For energy mode, enter the speed at the bottom.
For tension mode, enter the desired radial force.
Click Calculate to view results above the form.
Use the download buttons to export results as CSV or PDF.

Vertical Circular Motion Notes

1) Overview

Vertical circular motion is motion on a fixed-radius circle while gravity acts downward. Speed, tension, and required centripetal acceleration vary with position because the height changes.
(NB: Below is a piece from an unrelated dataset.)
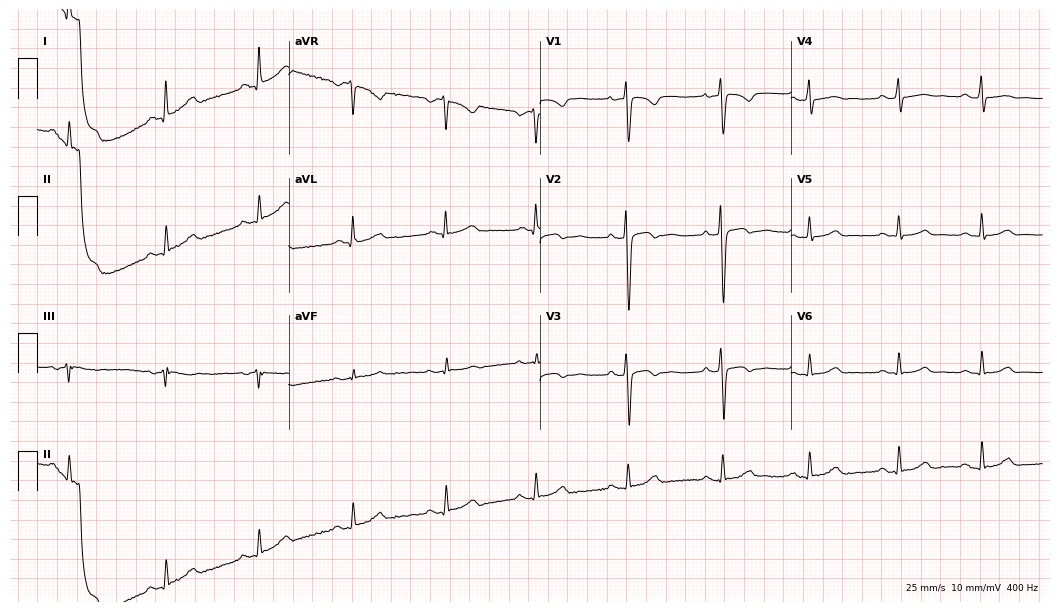
12-lead ECG (10.2-second recording at 400 Hz) from a woman, 23 years old. Labelled as a normal ECG.

This calculator assumes a point mass and an ideal path with no friction or drag.

2) Angle and height

The angle θ is measured from the bottom: 0° bottom, 90° side, 180° top. The height above the bottom is h = r(1 − cosθ). With r = 0.50 m, the side is 0.50 m higher and the top is 1.00 m higher.

3) Centripetal acceleration

Centripetal acceleration is a_c = v²/r toward the center. The displayed g‑force is a_c/g. Example: v = 5.0 m/s, r = 0.50 m gives a_c = 50 m/s², about 5.10 g.
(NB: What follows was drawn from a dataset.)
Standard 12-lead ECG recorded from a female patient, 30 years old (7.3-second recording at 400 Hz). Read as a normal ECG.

4) Tension or normal force

Using inward as positive, the radial balance is T = m v²/r + m g cosθ. At the bottom, cosθ = 1 so tension is highest. At the top, cosθ = −1 so gravity reduces tension and contact can be lost if T becomes negative.

5) Energy-based speed

If bottom speed is v₀, the ideal speed at angle θ follows v² = v₀² − 2gr(1 − cosθ). When v² drops below zero, the bottom speed is insufficient to reach that angle without extra energy input.

6) Minimum complete loop

For just-maintained contact at the top, set T = 0 at 180°, giving v_top = √(gr). Combining with the 2r height rise gives v_bottom = √(5gr). With g = 9.80665 m/s² and r = 0.50 m, v_top ≈ 2.214 m/s and v_bottom ≈ 4.950 m/s.

7) Practical design data

Loads scale strongly with speed: doubling v quadruples v²/r, so small speed increases can raise tension sharply. Real loops lose energy, so use safety margins above the minimum. The tension mode is useful for specifying a target radial load, then checking whether it is reasonable at the chosen angle in practice.

FAQs

1) What does “minimum speed for contact” mean?

It is the smallest speed at a chosen angle that keeps tension or normal force non‑negative. Above 90°, too little speed can make the mass lose contact because gravity cannot supply the required inward centripetal force.

2) Why can the speed become imaginary in energy mode?

Energy mode uses v² = v₀² − 2gr(1 − cosθ). If v₀ is too small to climb to that height, v² becomes negative. The tool reports this as insufficient bottom speed.

3) Does mass affect the minimum complete-loop speed?

In the ideal model, the minimum loop speeds depend on g and r, not mass. Mass cancels in the top contact condition and in the energy step from bottom to top.

4) Why is tension usually highest at the bottom?

At the bottom, centripetal demand m v²/r points upward and weight adds to the needed inward force, giving T = m v²/r + mg. Higher tension is common even if the speed is similar elsewhere.

5) Can I use this for a car in a loop-the-loop?

It can estimate forces for a simplified point-mass path. Real vehicles have suspension travel, aerodynamic drag, and changing tire contact, so treat results as rough and apply larger safety factors.

6) Which unit conversions are included?

Mass supports kg, g, and lb. Radius supports m, cm, mm, and ft. Speed supports m/s, km/h, and mph. Tension supports N, kN, and lbf, with results reported consistently.